◈ API / SDK/2026-06-23Advanced

Generating a Thumbnail From a Video With Nano Banana 2 (gemini-3.1-flash-image)

A hands-on guide to passing a whole video as context to the GA model gemini-3.1-flash-image (Nano Banana 2) and generating a single thumbnail. Covers how it differs from frame extraction, the preview-to-GA migration, and measured cost and time per image.

gemini⁸⁶ gemini-api²⁴⁴ nano-banana² image-generation⁶ multimodal³⁹

✦ Premium Article

Cutting thumbnails out of videos by hand was quietly eating my afternoons. Running several app-intro clips and short explainers as an indie developer, each one meant hunting for a "good-looking frame," trimming it, and preparing a base for text — roughly ten minutes per clip before any real work began. Ten clips, and the afternoon was gone.

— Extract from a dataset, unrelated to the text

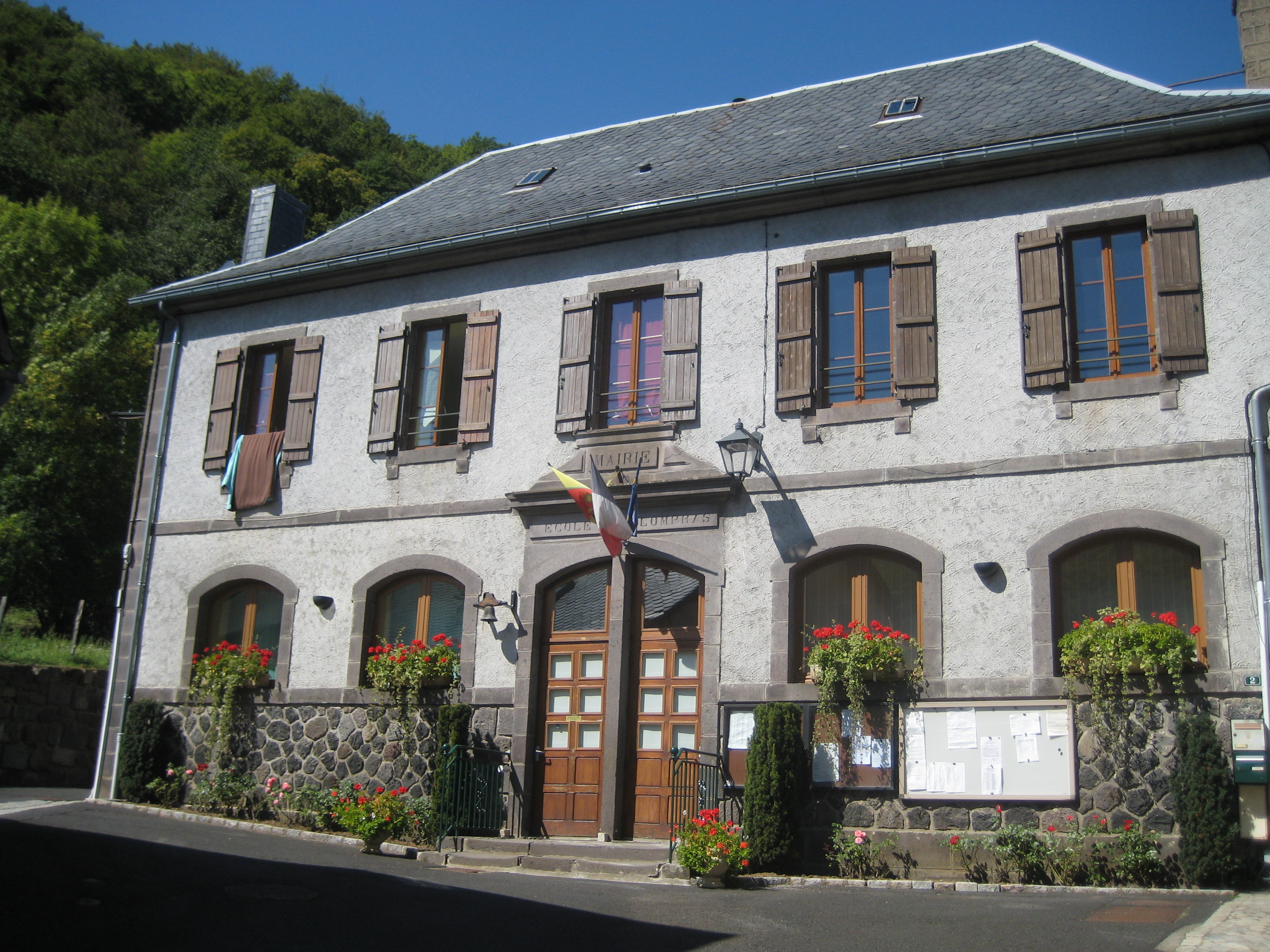 Mairie de Saint-Pierre-Colamine
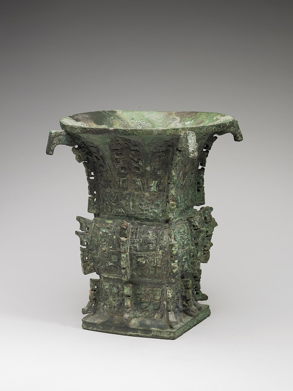 西周早期 夨令方尊 Square Zun wine vessel of Ze-lin, early Western Zhou Dynasty, c. 11th to 10th century B.C.E. 國立故宮博物院館藏 夨令方尊證實西周諸侯制度為「侯、甸、男」

On June 22, gemini-3.1-flash-image (nicknamed Nano Banana 2) reached GA, and with it the ability to pass a video file itself as multimodal context and generate a thumbnail, poster, or infographic. Instead of picking one frame and handing it over, you let the model read the whole video as context and ask it to "make a still that represents this video." I tried it on a few of my own clips half-expecting noise, and the single image it returned captured the subject of the video better than I expected. Here's the implementation, plus the things that tripped me up putting it into a real workflow.

From "pick a frame" to "pass the video as context"

Until now, making a thumbnail from a video was a two-step affair: I (or ffmpeg) picked a representative frame, then handed that still to a vision model. The weak link is frame selection. The moments a human finds compelling — the peak of motion, the instant text appears — don't reliably surface from brightness or sharpness scores alone.

Video input on gemini-3.1-flash-image collapses that step. Pass the video as context, and the model generates a "symbolic" still informed by the flow over time. Note that it does not return an existing frame — it draws a new image. So the output is a generated image that represents the video's theme, not a real frame from inside it. If you need a faithful copy of live-action footage, ffmpeg frame extraction is the right tool. But for social thumbnails or posters where you just want "a single image that conveys the vibe," generating is dramatically faster in practice.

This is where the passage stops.